**Stored data:**
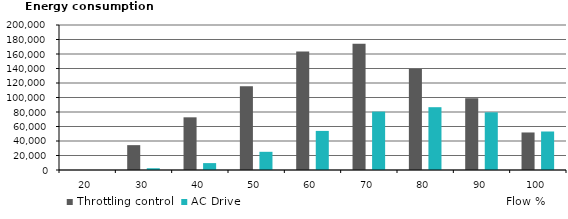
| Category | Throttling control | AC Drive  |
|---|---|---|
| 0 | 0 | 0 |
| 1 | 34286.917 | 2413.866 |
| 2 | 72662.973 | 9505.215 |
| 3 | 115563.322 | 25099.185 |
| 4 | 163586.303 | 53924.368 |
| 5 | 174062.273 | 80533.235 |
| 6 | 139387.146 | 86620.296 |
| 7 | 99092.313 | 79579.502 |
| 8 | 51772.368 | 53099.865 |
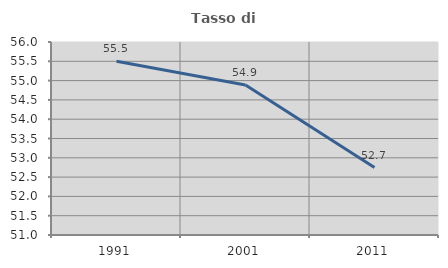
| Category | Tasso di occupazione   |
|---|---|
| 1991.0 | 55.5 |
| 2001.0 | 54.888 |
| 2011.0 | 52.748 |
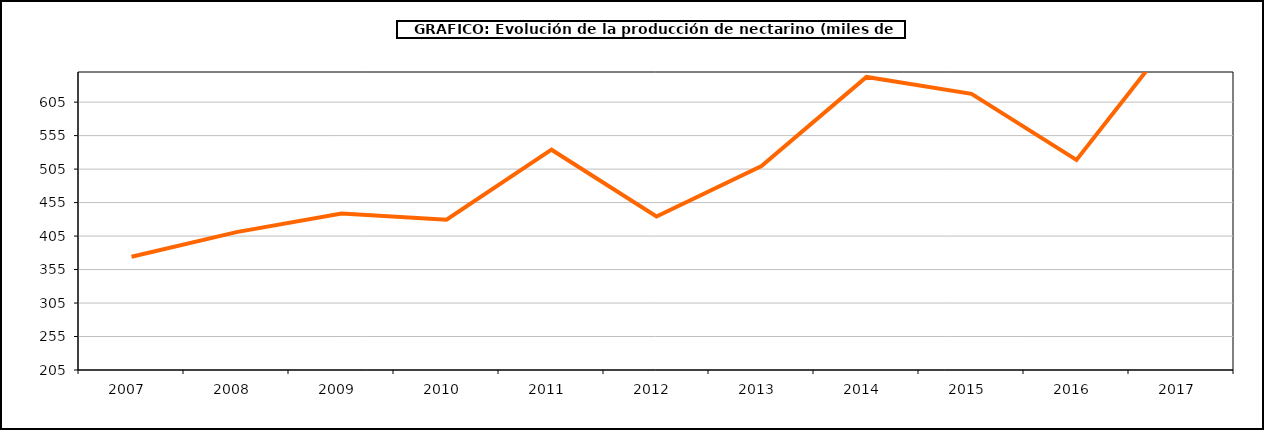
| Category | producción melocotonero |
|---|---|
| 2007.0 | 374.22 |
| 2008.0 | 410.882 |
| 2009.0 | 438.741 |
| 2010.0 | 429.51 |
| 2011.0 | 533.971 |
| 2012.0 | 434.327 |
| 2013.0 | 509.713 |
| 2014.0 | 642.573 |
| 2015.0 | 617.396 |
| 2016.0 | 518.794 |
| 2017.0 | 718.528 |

**WORK TO BE COMPLETED:** Word for word, restate all of the entries above and leave each picture out.

**EXERCISE ANSWER:**
| Category | Throttling control | AC Drive  |
|---|---|---|
| 0 | 0 | 0 |
| 1 | 34286.917 | 2413.866 |
| 2 | 72662.973 | 9505.215 |
| 3 | 115563.322 | 25099.185 |
| 4 | 163586.303 | 53924.368 |
| 5 | 174062.273 | 80533.235 |
| 6 | 139387.146 | 86620.296 |
| 7 | 99092.313 | 79579.502 |
| 8 | 51772.368 | 53099.865 |
| Category | Tasso di occupazione   |
|---|---|
| 1991.0 | 55.5 |
| 2001.0 | 54.888 |
| 2011.0 | 52.748 |
| Category | producción melocotonero |
|---|---|
| 2007.0 | 374.22 |
| 2008.0 | 410.882 |
| 2009.0 | 438.741 |
| 2010.0 | 429.51 |
| 2011.0 | 533.971 |
| 2012.0 | 434.327 |
| 2013.0 | 509.713 |
| 2014.0 | 642.573 |
| 2015.0 | 617.396 |
| 2016.0 | 518.794 |
| 2017.0 | 718.528 |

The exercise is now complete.